I wouldn't mess with her feed unless there is really something missing. It is normal for most horses to have days with more energy and days with less...just like humans. As long as her condition is good and she is getting the nutrition she needs I would leave it as is. Also, I imagine if you fed her something formulated to give energy she may become overly excitable and that wouldn't help the bucking.

If you think she needs more substance because she is back in work now, I would consider increasing her hay before her grain.

What does she get fed now? (hay, grain, supplements?)

Cait


----------



## ChitChatChet (Sep 9, 2013)

Her teeth been check lately?


----------



## RhiannaShea (Aug 8, 2016)

Bright Stride Equine said:


> I wouldn't mess with her feed unless there is really something missing. It is normal for most horses to have days with more energy and days with less...just like humans. As long as her condition is good and she is getting the nutrition she needs I would leave it as is.
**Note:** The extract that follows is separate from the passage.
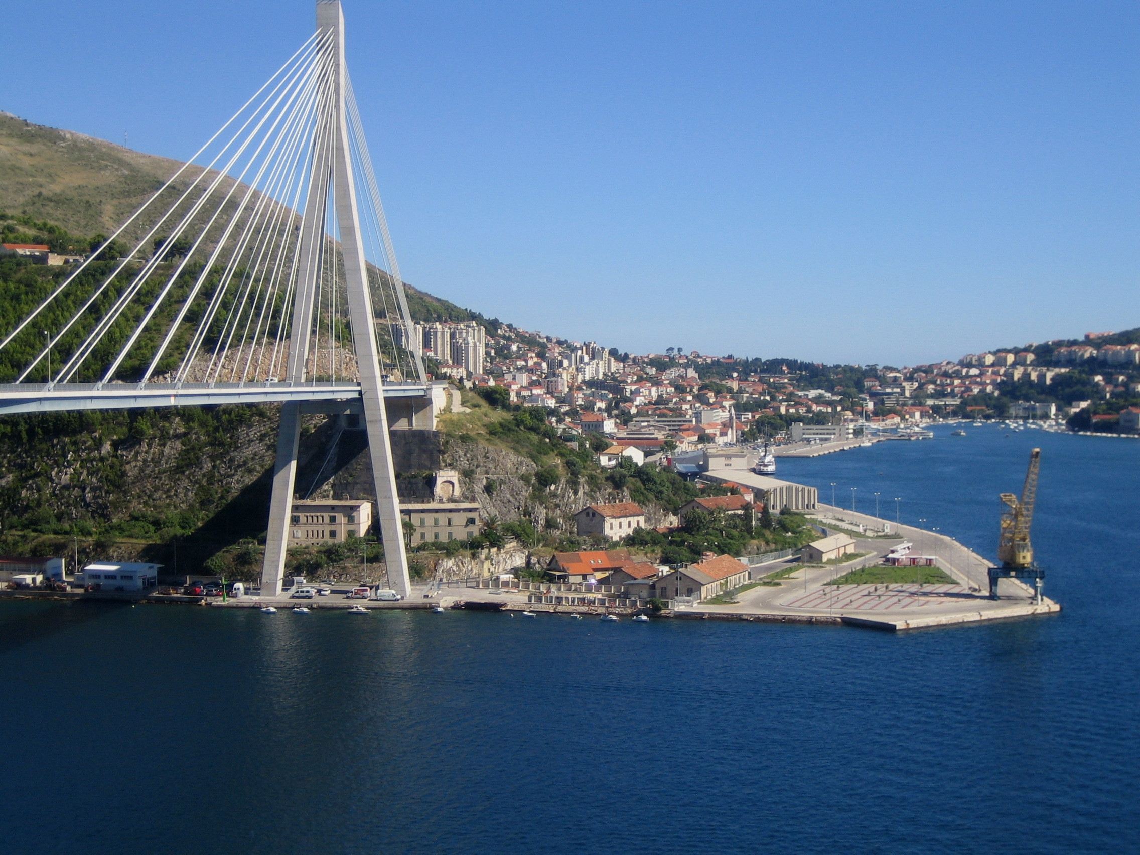 Acceso norte a la ciudad de Dubrovnik, Croacia.

Also, I imagine if you fed her something formulated to give energy she may become overly excitable and that wouldn't help the bucking.
> 
> If you think she needs more substance because she is back in work now, I would consider increasing her hay before her grain.
> 
> ...


She gets 13lbs a day of hay and a feed of safe and sound with baileys lo cal balancer and Topline cubes(very small amount, increased if worked a lot that week) her feed is around 900-1kg a day split in two feeds but the safe and sound is for lami prone and for her weight I should be giving her a lot more I just don't see it necessary with the balancer.
She's a great condition right now with maybe a little extra fat but she's exercised 2-4 times a week


----------



## RhiannaShea (Aug 8, 2016)

ChitChatChet said:


> Her teeth been check lately?



She had then checked and sorted last month with a health check this month so I'm pretty sure it's just behaviour and her being naughty😅


----------



## Emiloo (Dec 9, 2016)

Every time she starts to buck either smack her with the crop or dig your spurs into her sides she needs to know that you are the boss and she needs to do what you want


----------